◆ Exercise instructions
Within the listing below, give again exactly the lines between the one containing "కోయిల్‌సాగర్" and the one containing "Appareil de distillation, Jean", inclusive, pictures left aside.

◆ Dataset records
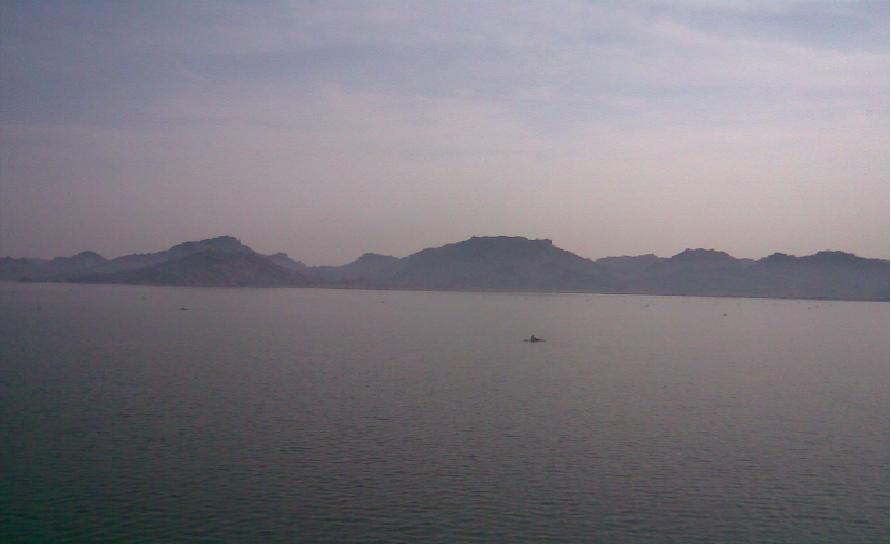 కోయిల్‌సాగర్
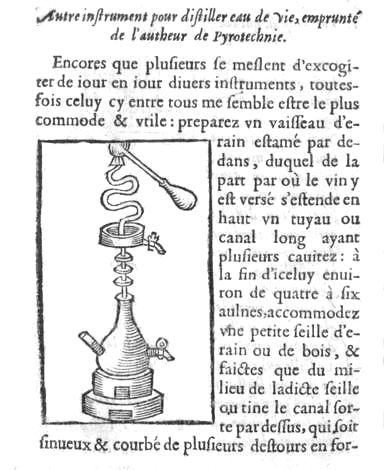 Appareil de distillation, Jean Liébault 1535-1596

==

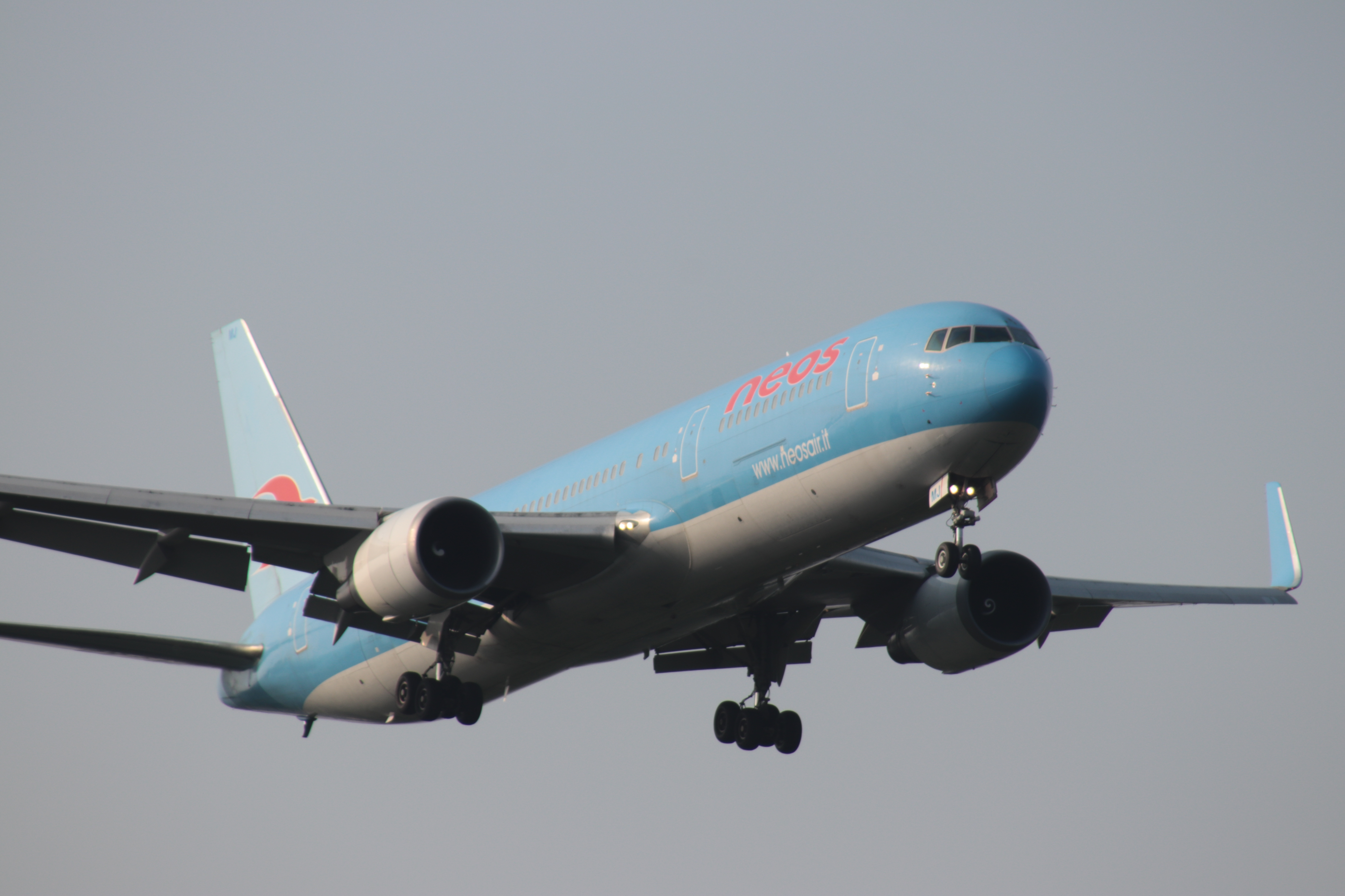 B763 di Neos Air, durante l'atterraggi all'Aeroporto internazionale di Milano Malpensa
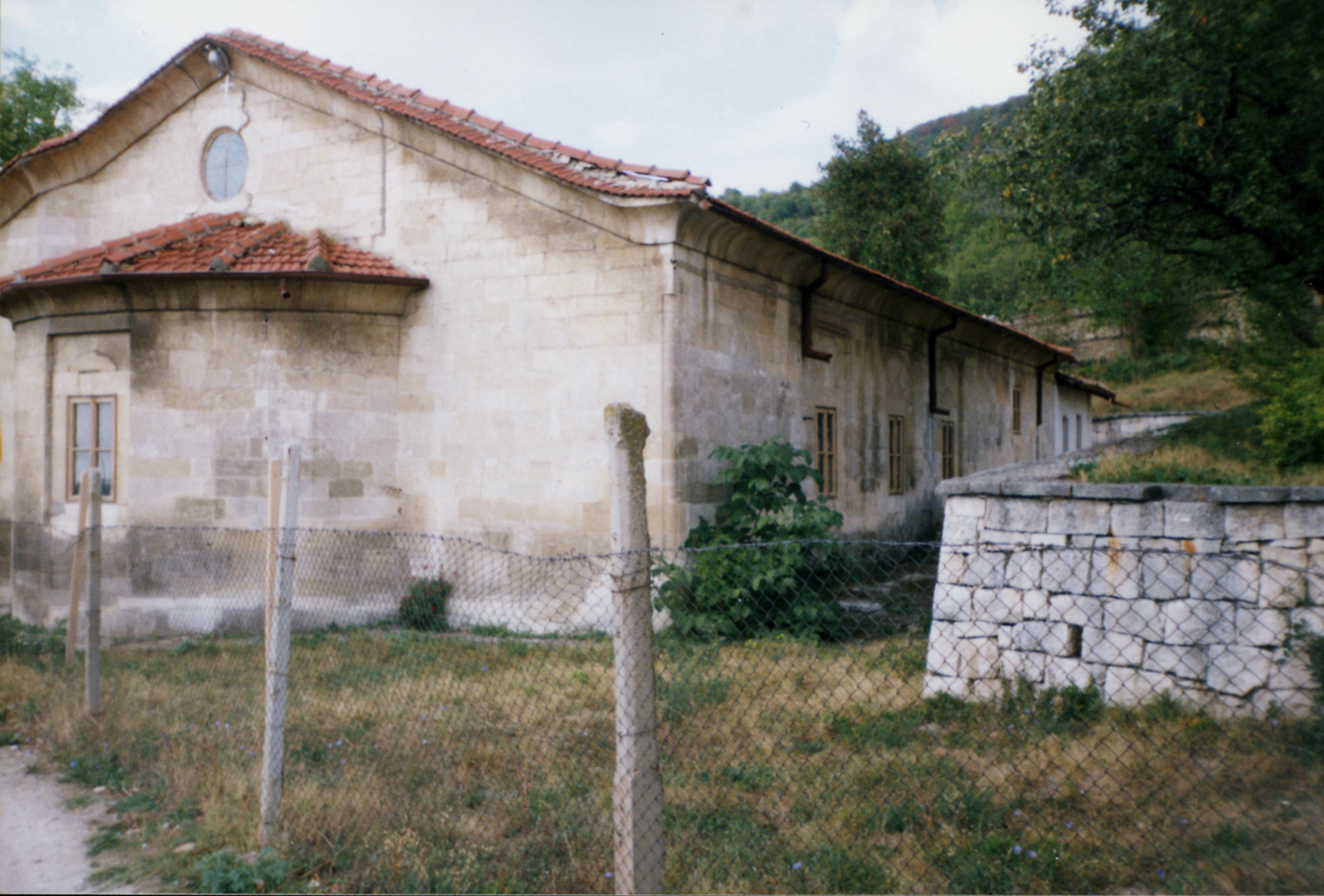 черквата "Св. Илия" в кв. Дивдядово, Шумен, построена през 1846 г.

◆ Solution to the exercise
 కోయిల్‌సాగర్
 Appareil de distillation, Jean Liébault 1535-1596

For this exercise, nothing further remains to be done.